東アジア大陸国家で、各国に対して様々な工作を行っており、特に日本を標的にしている。
他国を狙う理由の1つには過去の内部分裂により魔法のノウハウをほぼ焼失したことが挙げられている。
「となると……風火奈の言う通り、特別閲覧室のデータが目的の可能性はかなり高いな」
「そうだな」
「でも、そこに生徒を利用されるのは厄介ね……。下手に警察の介入を許せば、生徒達が逮捕されてしまう可能性があるわ」
「そうなれば、そいつらの魔法師としての未来は閉ざされるどころか、本当に逆恨みでテロリストの仲間になるかもしれないな」
「ええ。そんなことになったら、第一高校はもちろん魔法科高校全体が大ダメージを負うわ」
「……それも奴らは狙っているのだろう。失敗しようが成功しようが、この国の魔法技術や魔法師社会を貶めるきっかけになる」
克人の言葉に真由美と摩利は顔を顰める。
「じゃあ十師族が動くべき?」
「いや、警察を頭ごなしに無視してブランシュを潰せば、流石に政府も黙ってはいまい。表向きには称賛しても、魔法協会を通して抗議や何らかのペナルティーを課せられる可能性は高い。こっちから先に仕掛けるのはリスクが高いと言わざるを得ん」
「それに七草家、十文字家はブランシュも大亜連合も警戒しているはずです。下手に動きを見せれば、すぐさま雲隠れして他校に狙いを変えるでしょう。
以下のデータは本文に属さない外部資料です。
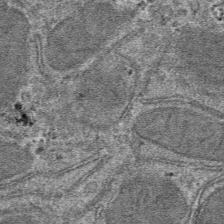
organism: Mouse
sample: Mouse hepatocytes
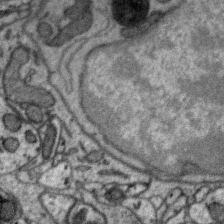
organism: Zebra finch
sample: Brain
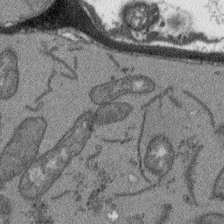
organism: Arabidopsis thaliana
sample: Root tip
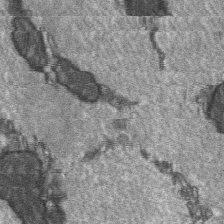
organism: C57BL Mouse
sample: Soleus
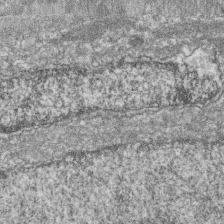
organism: Zebrafish
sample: Cilia; retinal pigment epithelium
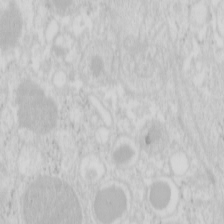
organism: Mouse
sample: Pancreas

大亜連合はブランシュをトカゲの尻尾切り扱いしても大して懐は痛みませんから」
「……じゃあ結局私達に出来ることはあまりないと言うことか?」
「いえ、むしろ先輩方にしか出来ないことがあります」
断言する咲宗に、真由美は首を傾げ、克人は眉を顰めて訝しむ。
「私達にしか出来ないこと?」
「ブランシュの作戦の肝は『二科生の不満』です。そして、その不満の原因のほとんどは生徒達の勘違いと思い込みと推測しています」
雫とほのか達にも話した通り、第一高校における明確な差別とは『生徒会の役員指名』、そして『教職員の有無』だけである。
その他の生徒達が感じている差別感は、第一高校に限らず高校であれば良くある話ではあるし、ただ単純に生徒達が勝手に感じていることである。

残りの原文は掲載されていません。